このような五原則が定められている理由はすべて、労働条件は労働者が人としての生活を営むための必要を充たすべきものであり、労働者がそのために不利益をこうむらないようにするためです。
たとえば、賃金は通貨で支払うように定めています(通貨払の原則)。
これは、価格が不明瞭で現金化も困難な現物(会社の商品など)での支給を禁止し、労働者が安心して賃金を受け取れるようにするためです。
ただし、労働協約で定めた場合は通貨ではなく現物での支給も可能とされています。
ちなみに、日本における通貨とは日本銀行券のことなので、ドルなどの外国通貨での支払いや、自社の商品券、銀行振出自己宛小切手などでの支払いも認められていません。
また、使用者が賃金を労働者に直接支払わなければならないという直接払の原則は、第三者による中間搾取を排除するためであり、全額を支払わなければならないという全額払の原則は必要以上の控除を防止し、労働者の生活の安定を図るという理由があります。
たとえば、労働者の代理人に賃金を支払ったり、積立金などの名目で賃金から一部を差し引いたりしてはいけません。
ただし、所得税の源泉徴収など公益上の必要があるものや、事理明白なものなどは一部控除することが認められています。
毎月1回以上、一定の期日を定めて支払うという原則も、支払い期日の間隔が開いたり、支払日が不安定になったりすることで、労働者の生活が立ち行かなくなることを防ぐための規定です。

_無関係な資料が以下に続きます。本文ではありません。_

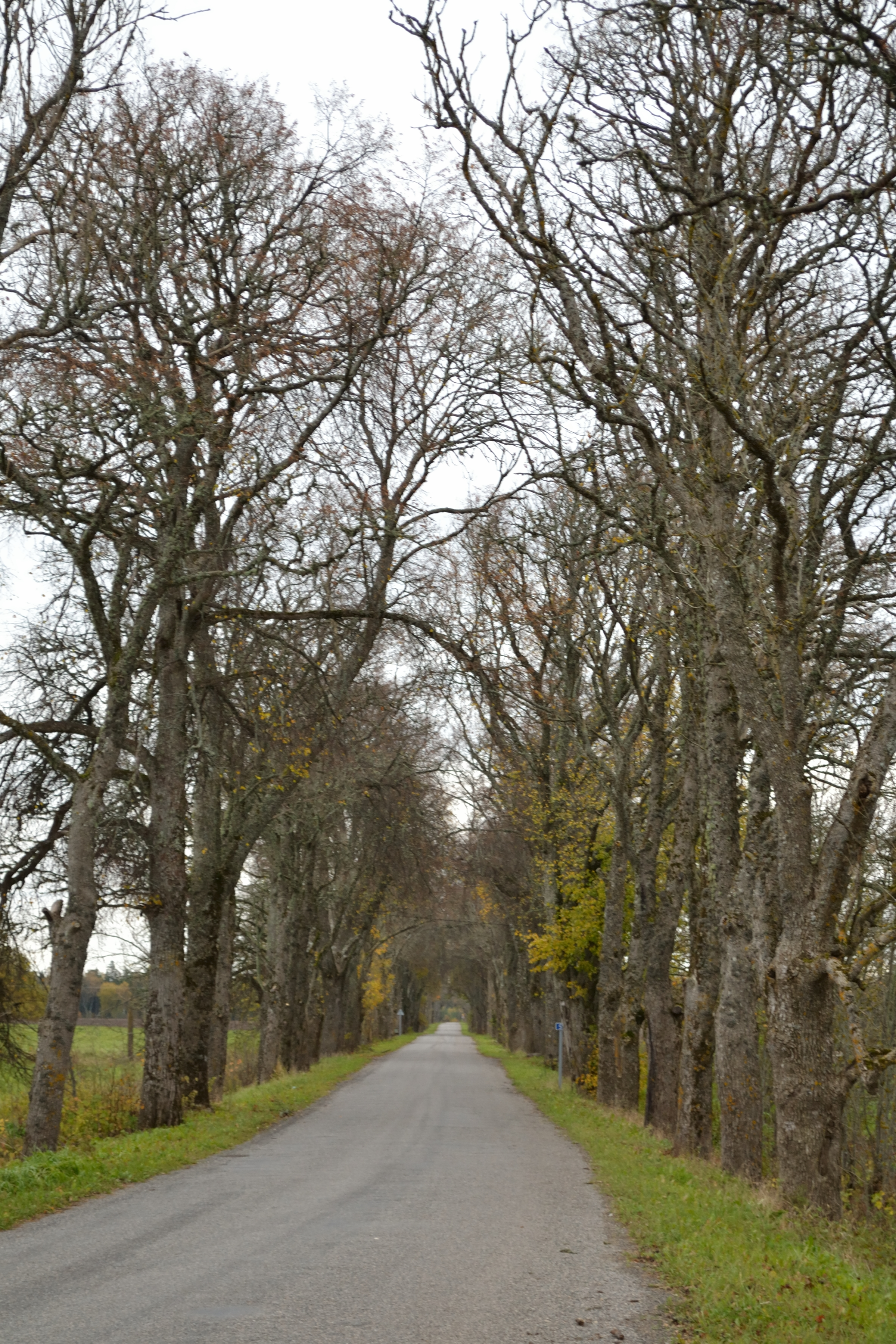 Nurme mõisa allee, 18.-20.sajand

会社の資金繰りが苦しいなどの理由で、今月は賃金を支払わず、来月に2カ月分の賃金を支払うといった行為や「毎月中旬」や「毎月第1月曜日」というような不明瞭な定めは認められていません。
労働者のピンチを助ける非常時払とは
一方で、労働基準法に定められた「毎月1回以上、一定の期日を定めて支払う原則」には、賃金の『非常時払』という例外があります。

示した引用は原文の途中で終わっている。